The Cobalt system was commissioned in 2005 following a procurement and installation process led by the Argonne National Laboratory. Its acquisition was part of a broader strategy by the United States Department of Energy to refresh capability computing resources at its national laboratories. The Cray XT3 platform was selected in a competitive bid, marking a continued partnership between Argonne National Laboratory and Cray Inc. that included earlier systems like the Cray T3E. Cobalt entered production service in early 2006, operating for approximately four years before being decommissioned in 2010. Its retirement coincided with the deployment of more powerful successors like the IBM Blue Gene/P system named Intrepid.
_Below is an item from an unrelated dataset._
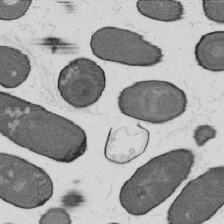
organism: B. subtilis
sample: Bacterial spore

Within the Argonne Leadership Computing Facility, Cobalt operated as a dedicated resource for the Innovative and Novel Computational Impact on Theory and Experiment program, which awarded time based on proposals reviewed by panels like the Advanced Scientific Computing Advisory Committee. It supported pioneering research, including studies for the Large Hadron Collider at CERN, combustion modeling for the General Electric company, and climate research for the National Center for Atmospheric Research. The system's management involved close collaboration between Argonne National Laboratory staff, Cray Inc. support engineers, and the user community to ensure high availability and performance for projects funded by the Office of Science and other agencies.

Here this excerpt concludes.